Trade-offs: 16GB RAM for 2B model; L4 GPU; concurrency=4. Scales to zero but min=1 here for lab (scale higher in prod). Build takes 15-20 mins—monitor in Cloud Build console.

Test: curl -X POST https://ollama-<hash>-uc.a.run.app/api/generate -d '{"model": "gemma2:2b", "prompt": "Why is the sky blue?"}'.

Before: Local Ollama testing. After: Serverless endpoint ready for agents.

"Ollama is great for development use cases. It's really easy to install and get up and running." — Ayo Adedeji

vLLM Deployment: Decouple Model via GCS FUSE for Agility

vLLM loads model from Cloud Storage FUSE mount—slower initial boot (caches on first run) but swap models by updating GCS without redeploy.

Prerequisites: Hugging Face token in Secret Manager (gcloud secrets create hf-token --data-file=<token>).
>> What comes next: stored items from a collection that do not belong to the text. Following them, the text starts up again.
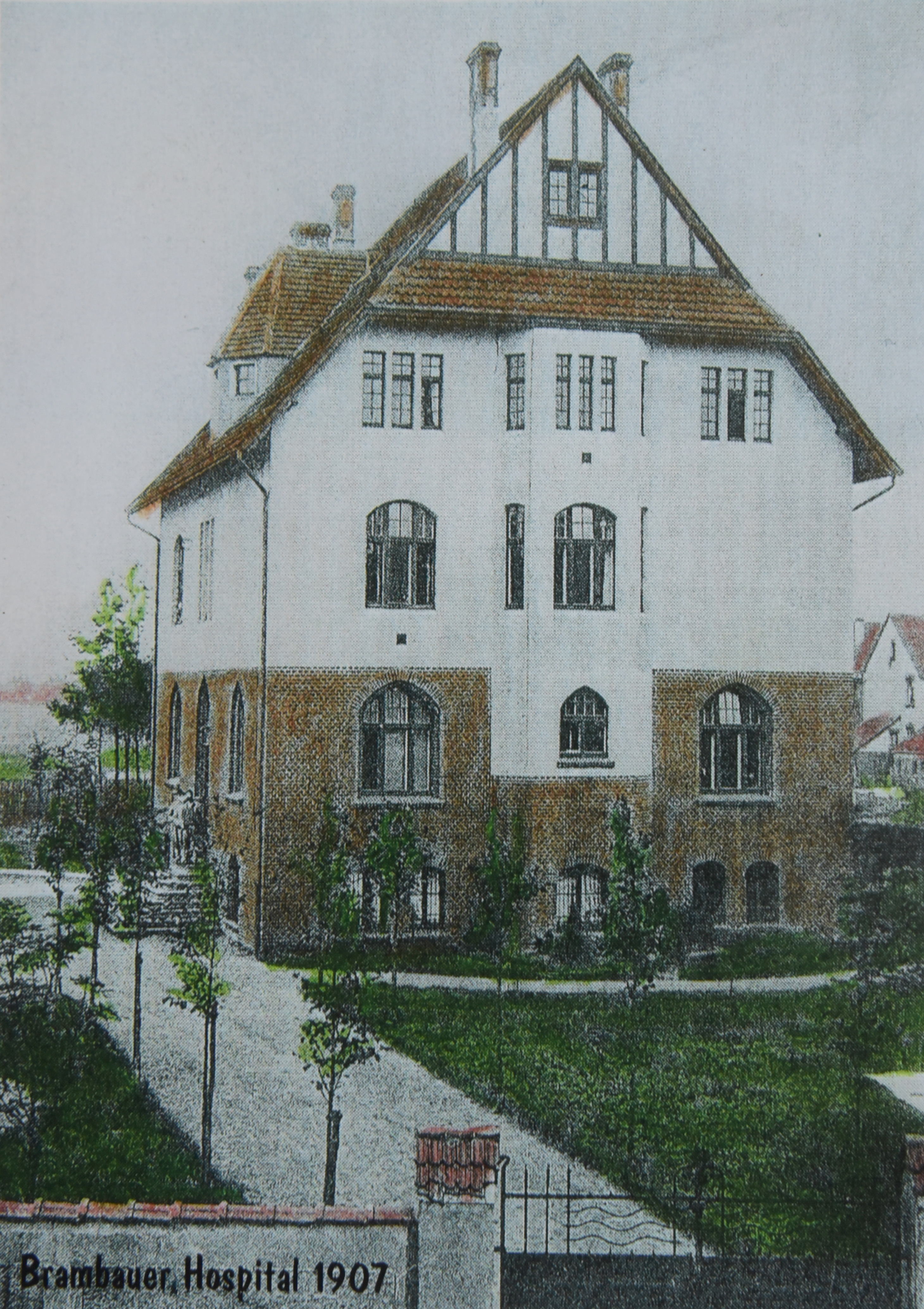 Historisches Foto der Klinik am Park Lünen aus 1907
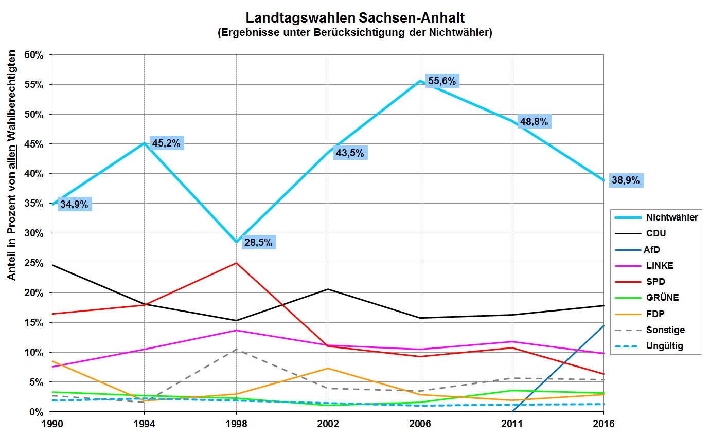 Historie des Anteils der Nichtwähler bei den Landtagswahlen in Sachsen-Anhalt
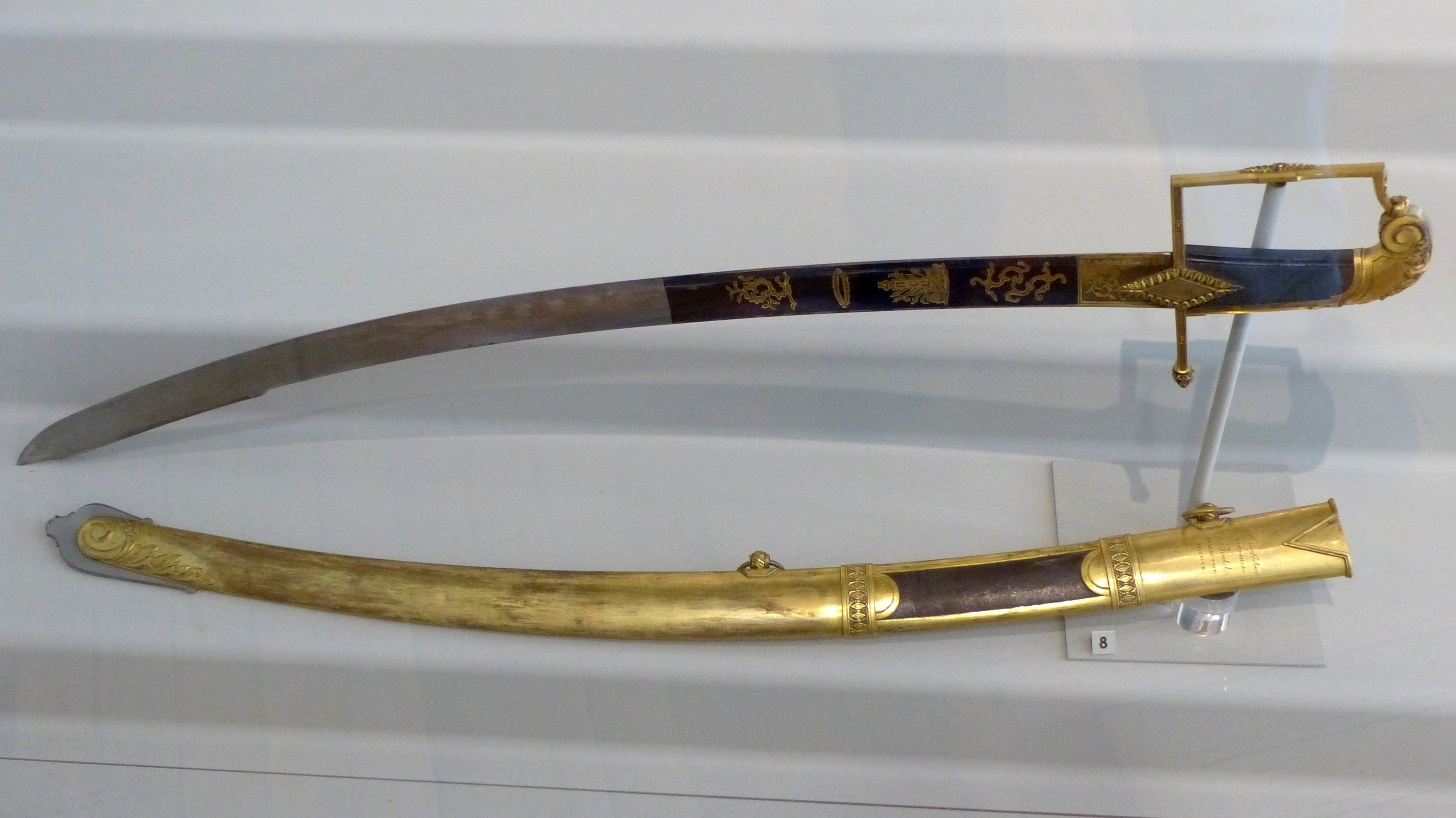 Nice (Alpes-Maritimes, France), sur la promenade des Anglais, la Villa (palais plutôt) Masséna, siège du musée du même nom. Sabre d'honneur offert par le Directoire au général Rusca; réalisé par Nicolas-Noël Boutet (1761-1833), manufacture d'armes de Versailles; acier et laiton doré, fin XVIIIe siècle.
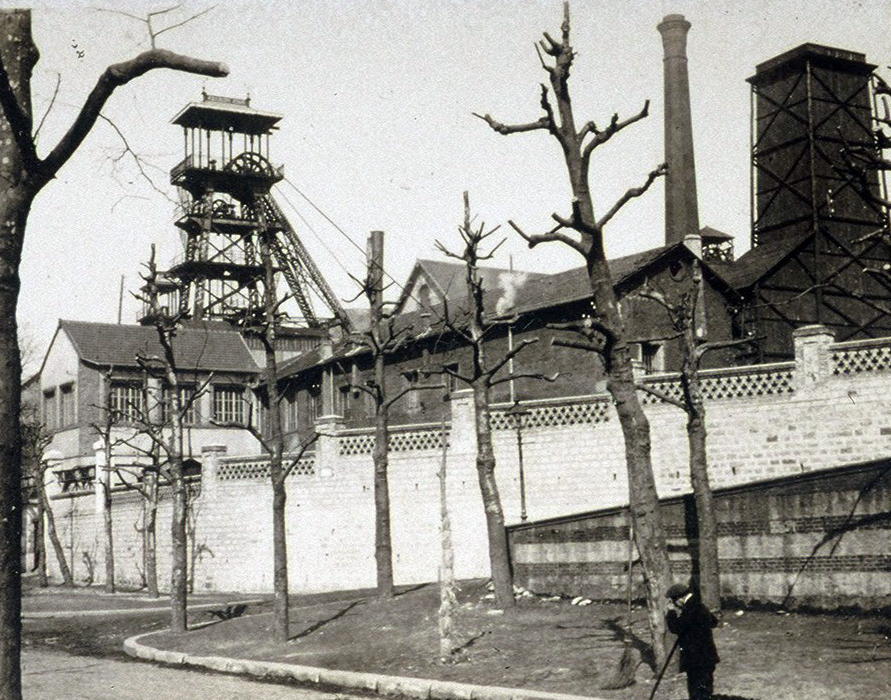 Puits Pelissier à St.-Etienne

Download Gemma 4 to GCS: Script pulls from HF (huggingface-cli download google/gemma-2-2b-it).
Dockerfile: Base vllm/vllm-openai, mounts GCS bucket via FUSE (gcsfuse), serves on /v1.
cloudbuild-vllm.yaml: Similar pipeline, but image pulls HF token secret.
- Deploy: --gpu=nvidia-l4-count=1 --env-vars-file=vllm.env (adds HF_TOKEN).

FUSE enables mounting GCS as filesystem: gcsfuse <bucket> /models—warmup caches for speed.

Test: Same curl to /v1/chat/completions with OpenAI-compatible API.

"vLLM is great for production use cases. It comes with PagedAttention... great for memory efficiency." — Ayo Adedeji

Common mistake: Forgetting GPU alloc (L4), insufficient RAM (16Gi+), or FUSE warmup—leads to OOM or slow boots.

Production Trade-offs and Agent Integration

Aspect	Ollama	vLLM
Cold Start	Instant (baked model)	Slower (GCS mount)
Model Updates	Rebuild/deploy	GCS overwrite
Use Case	Dev/POC	Prod (concurrency)
Concurrency	Basic	Dynamic batching

Optimize: Use authenticated invokes; scale max-instances >1; monitor costs (GPUs aren't free). Integrate as agent "brain": ADK routes tools/reasoning to your Cloud Run endpoint.

"The model you're choosing really like can determine the upper bound, the capability of your agentic system." — Annie Wang

Exercise: Extend to boss fight in Agentverse—deploy agent vs. agent via A2A.

Key Takeaways

Self-host Gemma 4 on Cloud Run L4 GPUs for predictable costs and privacy in agent systems.
Use Ollama for fast dev deploys: Bake model in Dockerfile, CI/CD via Cloud Build YAML.
Prefer vLLM for prod: Mount GCS via FUSE, update models without rebuilds.
Always setup IAM on default service account; enable APIs only incur costs on use.
Configure Cloud Run: 4 CPU/16Gi RAM/GPU=1/concurrency=4; scale-to-zero with min=1 for labs.
Test with curl to /api/generate (Ollama) or /v1/chat/completions (vLLM).
Warm GCS FUSE cache; monitor builds in console (15-20 min).
Integrate via ADK LiteLLM wrapper for any model as agent brain.